Session 2: “Weapons” of the patients’ movement in times of crisis



Gaelle Krikorian, Adviser on Intellectual Property & Access to Knowledge-Greens/EFA, European Parliament spoke about the special features of the following semester for Greece having the EU presidency in combination with the European elections in May. She expressed the view that people have a say in EU affairs through parliamentary questions, questions addressed to the European Commission, the citizens’ initiative as well as the Troika enquiry. Therefore, she called on participants to elect good parliamentarians next May. She then commented that expensive medicines can be dealt with through good quality generics which nevertheless, do not solve the issue of patent monopolies and outrageous medicines’ prices. She explained that it is a very sensitive subject which when implemented causes a series of retaliations from both governments and the pharmaceutical industry. She nonetheless explained that it is a goal worth pursuing as Thailand did. Thailand took the political decision to issue a compulsory-license on heart, HIV and cancer medicines. Strong social mobilization on behalf of patient groups, NGOs working on public health, academics and other civil society stakeholders rallied behind the Thai government’s decision.

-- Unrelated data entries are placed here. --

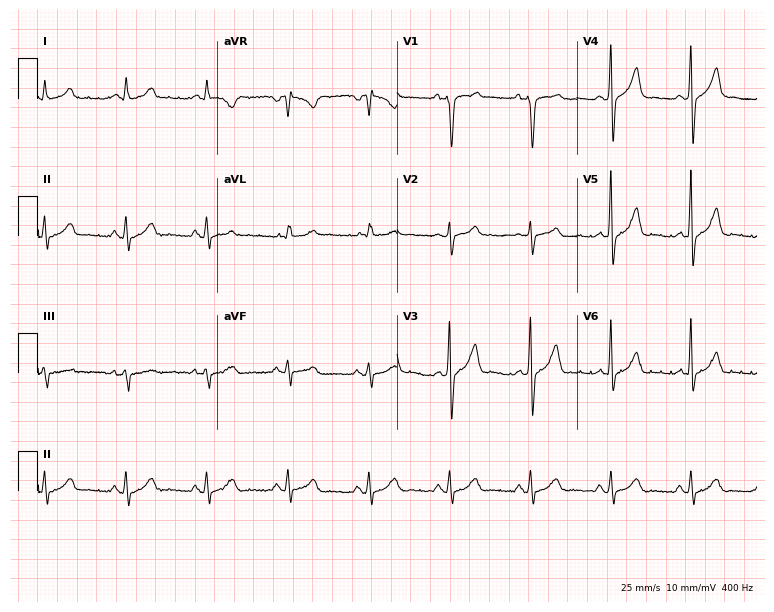
12-lead ECG from a 60-year-old male patient. Screened for six findings — first-degree AV block, right bundle branch block, left bundle branch block, sinus bradycardia, atrial fibrillation, sinus tachycardia — none is recorded. Other findings, if any, are not listed.
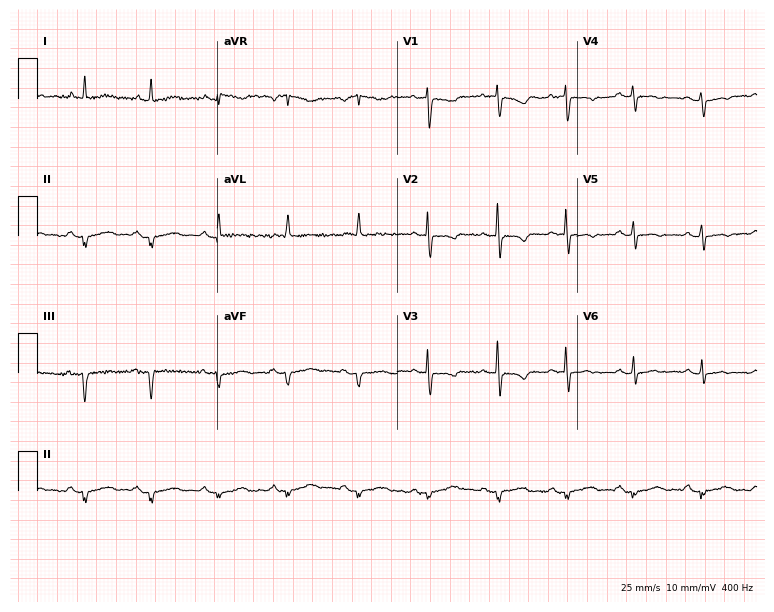
12-lead ECG from a female patient, 67 years old. Screened for six findings — first-degree AV block, right bundle branch block, left bundle branch block, sinus bradycardia, atrial fibrillation, sinus tachycardia — none is recorded.
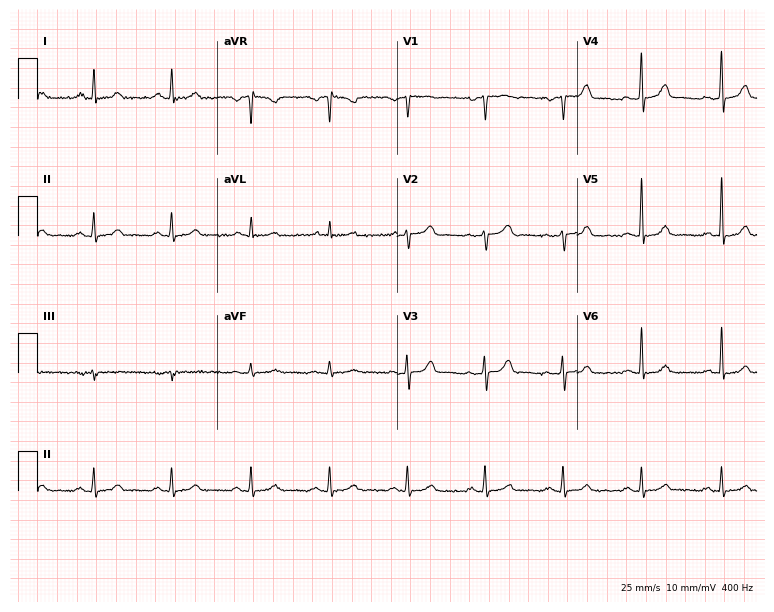
ECG (7.3-second recording at 400 Hz) — a 57-year-old male patient. Screened for six findings — first-degree AV block, right bundle branch block, left bundle branch block, sinus bradycardia, atrial fibrillation, sinus tachycardia — none is recorded.
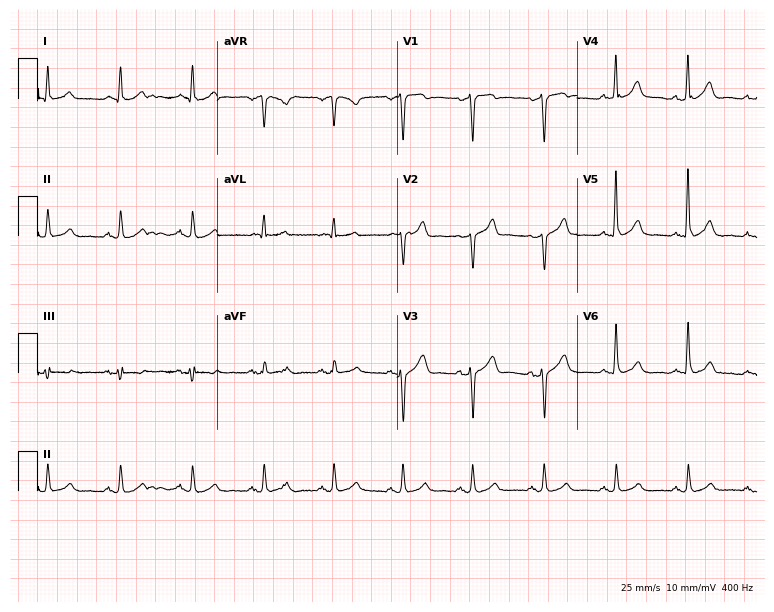
Resting 12-lead electrocardiogram (7.3-second recording at 400 Hz). Patient: a man, 73 years old. Read as a normal ECG.
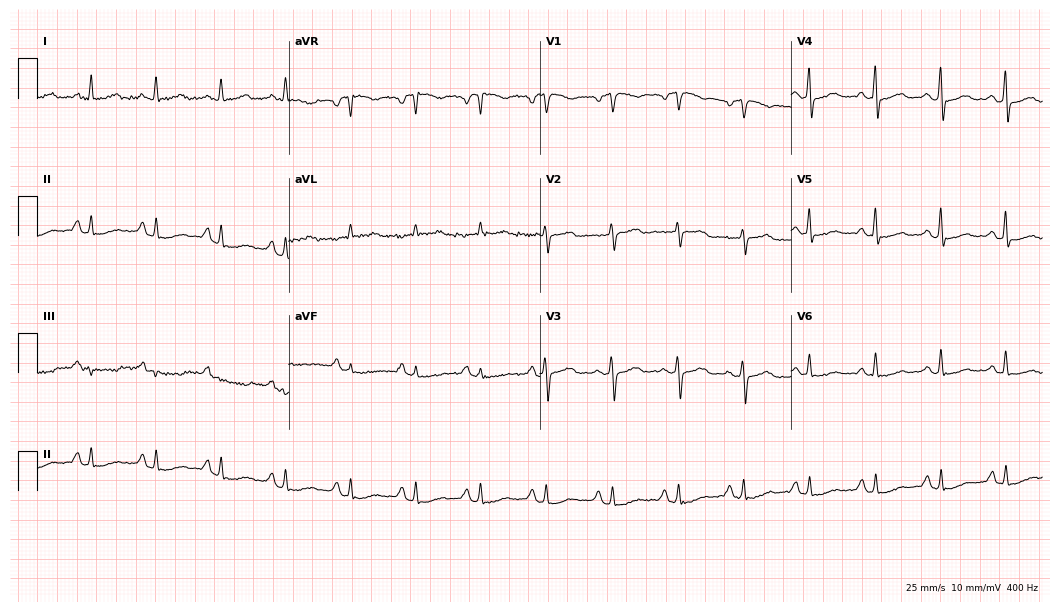
12-lead ECG (10.2-second recording at 400 Hz) from a 54-year-old woman. Screened for six findings — first-degree AV block, right bundle branch block, left bundle branch block, sinus bradycardia, atrial fibrillation, sinus tachycardia — none is recorded. Only these six findings were labelled.
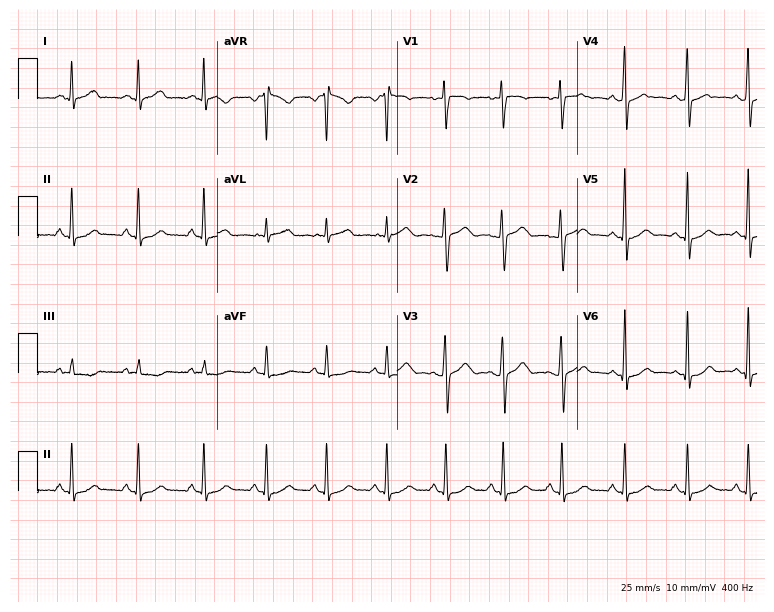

Workshop participants were encouraged to examine compulsory-licensing in the case of Greece.



Maria Moudatsou, Forensic Psychologist, Director of Institutional & Vertical Fundraising, NGO PRAKSIS guided patient groups through the process of fundraising. She explained everything ranging from where to look for grants and funding opportunities, how to approach sponsoring entities such as foundations, organizations and others, how to present an organization, how to apply for a grant etc. She emphasized the need for synergies and forging alliances with other stakeholders. Strategic planning & management constitute another pillar for the organization of a patient group.



Dimitris Kremalis, Partner, Kremalis Law Firm & President, Greek Health Law Association provided a brief overview of the legal framework for patients in times of crisis.